# Chat



## coach61 (Sep 6, 2004)

Its tonight no excuses you have been reminded. ( Unless of course you fail to log on in time then your not reminded just old and senile...)



Coach


----------



## Bill Hall (Jan 6, 2007)

Yo Coach! I gotta bang a H2O pump on my buddy's '66 'stang, I may be a skoshe late, so dont count me out and start talking bad about me 'til I show up!

B.


----------



## coach61 (Sep 6, 2004)

We'd never bad mouth ya without you there, that would just be a waste as Joe would only have to send you a email saying coach said such and such about you, 'nuther Dave said this. We'd rather get quoted correctly as you know Joe's Mullet makes him twist words a bit and make things seem not quite as bad as we intended..


Coach


----------



## gear buster (Dec 1, 2005)

*Bad..*

Bill,

They don't talk bad things about you.. They just practice till you get there.. :devil:


----------



## coach61 (Sep 6, 2004)

Much insulting is being done right now.. its about YOU get in there and defend yourself...Yes I mean you guy reading this....


----------



## Wingless Wonder (Aug 26, 2006)

coach61 said:


> Its tonight no excuses you have been reminded. ( Unless of course you fail to log on in time then your not reminded just old and senile...)
> 
> 
> 
> Coach



I have an excuse... I was racing and turn marshaling during an exciting showdown between Doug and WFT. :thumbsup:


----------



## coach61 (Sep 6, 2004)

Wingless Wonder said:


> I have an excuse... I was racing and turn marshaling during an exciting showdown between Doug and WFT. :thumbsup:



so what you are really saying is you knew, Doug knew and WTF knew.. its ok we sad bad things about you all anyways....

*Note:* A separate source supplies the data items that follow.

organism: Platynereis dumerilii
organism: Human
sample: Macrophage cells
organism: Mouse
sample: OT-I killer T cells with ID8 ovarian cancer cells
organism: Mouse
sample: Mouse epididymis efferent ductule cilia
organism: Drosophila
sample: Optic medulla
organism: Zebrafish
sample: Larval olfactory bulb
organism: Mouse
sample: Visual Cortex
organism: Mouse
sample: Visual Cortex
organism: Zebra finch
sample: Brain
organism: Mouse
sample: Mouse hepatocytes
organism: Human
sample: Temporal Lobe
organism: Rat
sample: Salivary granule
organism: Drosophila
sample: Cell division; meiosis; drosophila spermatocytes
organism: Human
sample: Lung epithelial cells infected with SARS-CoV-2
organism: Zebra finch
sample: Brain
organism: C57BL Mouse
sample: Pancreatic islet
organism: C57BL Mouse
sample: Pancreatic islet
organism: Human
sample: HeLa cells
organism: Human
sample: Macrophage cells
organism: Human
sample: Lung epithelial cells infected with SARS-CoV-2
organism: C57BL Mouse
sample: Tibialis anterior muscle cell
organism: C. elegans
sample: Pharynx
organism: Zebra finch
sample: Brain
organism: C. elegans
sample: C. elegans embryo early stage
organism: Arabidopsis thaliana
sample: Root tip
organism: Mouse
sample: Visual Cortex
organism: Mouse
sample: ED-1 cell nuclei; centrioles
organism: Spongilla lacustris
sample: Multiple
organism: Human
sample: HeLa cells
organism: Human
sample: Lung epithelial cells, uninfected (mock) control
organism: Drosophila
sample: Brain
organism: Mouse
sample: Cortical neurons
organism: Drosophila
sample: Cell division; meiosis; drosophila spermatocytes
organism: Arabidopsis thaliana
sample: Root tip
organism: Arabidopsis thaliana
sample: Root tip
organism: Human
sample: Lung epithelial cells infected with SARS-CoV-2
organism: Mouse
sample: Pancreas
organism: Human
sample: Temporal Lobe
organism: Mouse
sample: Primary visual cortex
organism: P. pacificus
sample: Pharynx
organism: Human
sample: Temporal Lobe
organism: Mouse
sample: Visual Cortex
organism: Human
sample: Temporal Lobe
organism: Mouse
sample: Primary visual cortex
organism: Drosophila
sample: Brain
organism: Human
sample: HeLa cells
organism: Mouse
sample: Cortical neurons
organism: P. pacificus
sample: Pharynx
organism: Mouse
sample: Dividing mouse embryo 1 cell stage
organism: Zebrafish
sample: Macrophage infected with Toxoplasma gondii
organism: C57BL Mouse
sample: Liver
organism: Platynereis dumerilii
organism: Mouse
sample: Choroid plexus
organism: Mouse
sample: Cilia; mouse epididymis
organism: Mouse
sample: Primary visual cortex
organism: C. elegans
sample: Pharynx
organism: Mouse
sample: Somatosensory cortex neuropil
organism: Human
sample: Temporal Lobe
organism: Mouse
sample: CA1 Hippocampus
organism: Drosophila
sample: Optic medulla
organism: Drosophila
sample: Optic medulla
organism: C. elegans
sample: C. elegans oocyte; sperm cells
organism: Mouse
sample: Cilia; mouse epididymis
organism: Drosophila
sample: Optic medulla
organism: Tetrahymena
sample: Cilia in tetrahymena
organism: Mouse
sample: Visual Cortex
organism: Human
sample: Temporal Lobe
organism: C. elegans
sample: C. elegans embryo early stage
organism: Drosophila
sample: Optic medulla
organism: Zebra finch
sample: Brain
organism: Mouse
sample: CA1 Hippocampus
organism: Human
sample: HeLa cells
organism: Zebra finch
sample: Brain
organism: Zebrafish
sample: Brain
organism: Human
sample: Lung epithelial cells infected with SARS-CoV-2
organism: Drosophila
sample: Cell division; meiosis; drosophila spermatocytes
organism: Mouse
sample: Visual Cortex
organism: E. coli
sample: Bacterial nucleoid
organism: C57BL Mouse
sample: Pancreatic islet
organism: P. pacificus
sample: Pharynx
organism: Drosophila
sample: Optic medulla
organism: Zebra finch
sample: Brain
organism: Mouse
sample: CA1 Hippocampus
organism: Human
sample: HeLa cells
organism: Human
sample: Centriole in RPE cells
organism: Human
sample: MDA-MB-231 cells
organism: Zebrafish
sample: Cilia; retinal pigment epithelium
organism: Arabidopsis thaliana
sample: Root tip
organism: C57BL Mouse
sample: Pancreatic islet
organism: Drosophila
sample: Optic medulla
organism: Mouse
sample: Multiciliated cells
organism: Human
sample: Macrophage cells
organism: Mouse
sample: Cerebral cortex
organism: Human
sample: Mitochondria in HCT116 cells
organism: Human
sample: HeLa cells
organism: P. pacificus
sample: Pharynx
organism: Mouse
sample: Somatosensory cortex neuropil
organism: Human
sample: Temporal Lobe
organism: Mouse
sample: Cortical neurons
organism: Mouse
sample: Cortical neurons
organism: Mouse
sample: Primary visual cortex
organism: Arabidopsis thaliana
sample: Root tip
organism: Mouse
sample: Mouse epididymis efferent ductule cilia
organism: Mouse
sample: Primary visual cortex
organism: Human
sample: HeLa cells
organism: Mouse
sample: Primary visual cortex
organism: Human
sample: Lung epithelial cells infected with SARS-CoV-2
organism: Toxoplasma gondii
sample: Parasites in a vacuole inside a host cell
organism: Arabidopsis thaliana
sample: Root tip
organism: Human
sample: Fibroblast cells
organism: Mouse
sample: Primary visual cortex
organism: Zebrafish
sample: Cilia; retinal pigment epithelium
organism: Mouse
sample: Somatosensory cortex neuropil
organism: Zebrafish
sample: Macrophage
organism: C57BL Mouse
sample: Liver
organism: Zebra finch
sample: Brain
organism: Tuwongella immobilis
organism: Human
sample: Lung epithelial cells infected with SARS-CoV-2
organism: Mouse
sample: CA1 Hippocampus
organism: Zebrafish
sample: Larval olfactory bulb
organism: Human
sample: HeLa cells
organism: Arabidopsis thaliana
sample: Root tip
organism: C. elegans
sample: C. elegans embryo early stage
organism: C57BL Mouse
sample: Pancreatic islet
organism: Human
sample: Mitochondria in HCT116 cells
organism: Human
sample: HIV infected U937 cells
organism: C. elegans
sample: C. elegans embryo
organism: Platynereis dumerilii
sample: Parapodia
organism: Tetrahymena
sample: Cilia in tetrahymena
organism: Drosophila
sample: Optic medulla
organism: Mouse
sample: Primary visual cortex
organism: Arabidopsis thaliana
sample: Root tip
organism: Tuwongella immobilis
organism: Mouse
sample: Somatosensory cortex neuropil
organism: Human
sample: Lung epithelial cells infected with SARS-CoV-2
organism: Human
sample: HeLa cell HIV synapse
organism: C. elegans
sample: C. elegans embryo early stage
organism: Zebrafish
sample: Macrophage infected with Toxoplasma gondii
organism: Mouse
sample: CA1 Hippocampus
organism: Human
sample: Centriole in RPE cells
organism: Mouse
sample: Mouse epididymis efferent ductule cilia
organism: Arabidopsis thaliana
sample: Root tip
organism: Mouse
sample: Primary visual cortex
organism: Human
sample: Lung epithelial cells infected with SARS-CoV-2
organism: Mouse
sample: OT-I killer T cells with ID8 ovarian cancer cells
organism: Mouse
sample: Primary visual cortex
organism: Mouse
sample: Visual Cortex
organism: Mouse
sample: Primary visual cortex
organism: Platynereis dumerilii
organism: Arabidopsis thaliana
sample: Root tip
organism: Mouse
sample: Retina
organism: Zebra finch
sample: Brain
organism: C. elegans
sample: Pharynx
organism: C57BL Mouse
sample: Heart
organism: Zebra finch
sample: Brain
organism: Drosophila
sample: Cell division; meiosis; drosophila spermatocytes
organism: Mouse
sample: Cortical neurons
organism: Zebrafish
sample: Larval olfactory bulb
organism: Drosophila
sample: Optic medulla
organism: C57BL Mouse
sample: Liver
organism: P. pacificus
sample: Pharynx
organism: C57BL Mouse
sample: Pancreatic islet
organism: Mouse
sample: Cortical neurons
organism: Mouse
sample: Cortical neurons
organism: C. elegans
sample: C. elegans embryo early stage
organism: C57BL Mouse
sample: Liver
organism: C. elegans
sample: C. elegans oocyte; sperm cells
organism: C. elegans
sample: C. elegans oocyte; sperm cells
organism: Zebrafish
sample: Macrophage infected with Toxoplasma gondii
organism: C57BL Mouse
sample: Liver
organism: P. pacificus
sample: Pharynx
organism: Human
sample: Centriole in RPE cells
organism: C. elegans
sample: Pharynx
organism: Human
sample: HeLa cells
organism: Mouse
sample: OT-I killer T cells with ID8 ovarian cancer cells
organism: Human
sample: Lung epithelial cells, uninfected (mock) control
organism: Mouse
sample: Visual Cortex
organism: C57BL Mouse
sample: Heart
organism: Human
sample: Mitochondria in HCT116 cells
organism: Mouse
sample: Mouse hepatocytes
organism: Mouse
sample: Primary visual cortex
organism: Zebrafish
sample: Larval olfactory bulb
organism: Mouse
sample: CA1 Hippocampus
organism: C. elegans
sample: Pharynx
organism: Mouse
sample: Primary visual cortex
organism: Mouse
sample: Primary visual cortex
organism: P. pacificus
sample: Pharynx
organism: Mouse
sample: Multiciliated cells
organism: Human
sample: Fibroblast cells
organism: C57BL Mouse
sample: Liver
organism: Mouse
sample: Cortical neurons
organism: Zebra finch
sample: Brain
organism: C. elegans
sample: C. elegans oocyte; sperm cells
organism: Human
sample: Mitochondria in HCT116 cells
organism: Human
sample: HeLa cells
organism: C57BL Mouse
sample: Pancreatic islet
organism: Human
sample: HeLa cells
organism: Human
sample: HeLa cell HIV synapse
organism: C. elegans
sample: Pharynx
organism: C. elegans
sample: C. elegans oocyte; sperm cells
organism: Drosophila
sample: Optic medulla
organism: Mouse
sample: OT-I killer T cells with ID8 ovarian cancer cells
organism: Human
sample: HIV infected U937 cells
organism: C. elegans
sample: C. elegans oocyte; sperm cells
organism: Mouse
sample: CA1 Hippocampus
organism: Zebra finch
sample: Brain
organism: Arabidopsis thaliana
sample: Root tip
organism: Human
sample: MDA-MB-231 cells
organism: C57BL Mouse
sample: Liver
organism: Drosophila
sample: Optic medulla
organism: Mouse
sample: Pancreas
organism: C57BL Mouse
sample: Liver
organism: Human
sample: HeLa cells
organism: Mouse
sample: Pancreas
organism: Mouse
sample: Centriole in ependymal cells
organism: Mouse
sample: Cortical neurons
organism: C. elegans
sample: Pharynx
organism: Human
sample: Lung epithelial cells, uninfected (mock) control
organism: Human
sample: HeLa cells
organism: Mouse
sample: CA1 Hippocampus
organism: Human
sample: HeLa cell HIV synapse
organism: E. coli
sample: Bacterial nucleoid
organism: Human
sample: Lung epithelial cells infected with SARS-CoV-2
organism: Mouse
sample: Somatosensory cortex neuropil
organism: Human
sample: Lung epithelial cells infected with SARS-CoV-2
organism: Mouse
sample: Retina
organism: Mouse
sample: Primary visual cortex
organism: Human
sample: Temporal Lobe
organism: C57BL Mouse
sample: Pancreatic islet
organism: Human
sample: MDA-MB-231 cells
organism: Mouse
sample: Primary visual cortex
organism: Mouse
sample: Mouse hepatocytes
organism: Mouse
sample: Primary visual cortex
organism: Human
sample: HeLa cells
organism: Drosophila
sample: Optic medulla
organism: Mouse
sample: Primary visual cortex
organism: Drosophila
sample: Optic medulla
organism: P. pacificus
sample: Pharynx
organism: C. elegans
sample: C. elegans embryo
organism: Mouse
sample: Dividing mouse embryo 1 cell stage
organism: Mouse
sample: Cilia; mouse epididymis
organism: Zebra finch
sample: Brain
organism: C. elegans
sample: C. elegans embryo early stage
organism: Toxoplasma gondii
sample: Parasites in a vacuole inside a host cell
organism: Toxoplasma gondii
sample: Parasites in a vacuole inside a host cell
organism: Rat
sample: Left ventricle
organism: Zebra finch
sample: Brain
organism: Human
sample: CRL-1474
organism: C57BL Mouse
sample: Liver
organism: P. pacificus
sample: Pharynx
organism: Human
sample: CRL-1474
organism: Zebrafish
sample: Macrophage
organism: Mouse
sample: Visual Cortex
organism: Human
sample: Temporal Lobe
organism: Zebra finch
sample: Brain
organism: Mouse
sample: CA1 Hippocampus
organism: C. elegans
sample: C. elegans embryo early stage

Bill Hall was exceptionaly cruel and nasty, I see why Marty wants his two bucks...


Dave


----------



## Wingless Wonder (Aug 26, 2006)

coach61 said:


> so what you are really saying is you knew, Doug knew and WTF knew.. its ok we sad bad things about you all anyways....
> 
> 
> Bill Hall was exceptionaly cruel and nasty, I see why Marty wants his two bucks...
> ...



I think writing "WFT" as "WTF" is cruel enough.


----------



## tjd241 (Jan 25, 2004)

*Help me !*

Anybody in chat? Got a new puter and when I click the chat icon the box comes up, but that "JP Pilot" window does not come up. Any ideas? 

nuther dave (outside looking in)


----------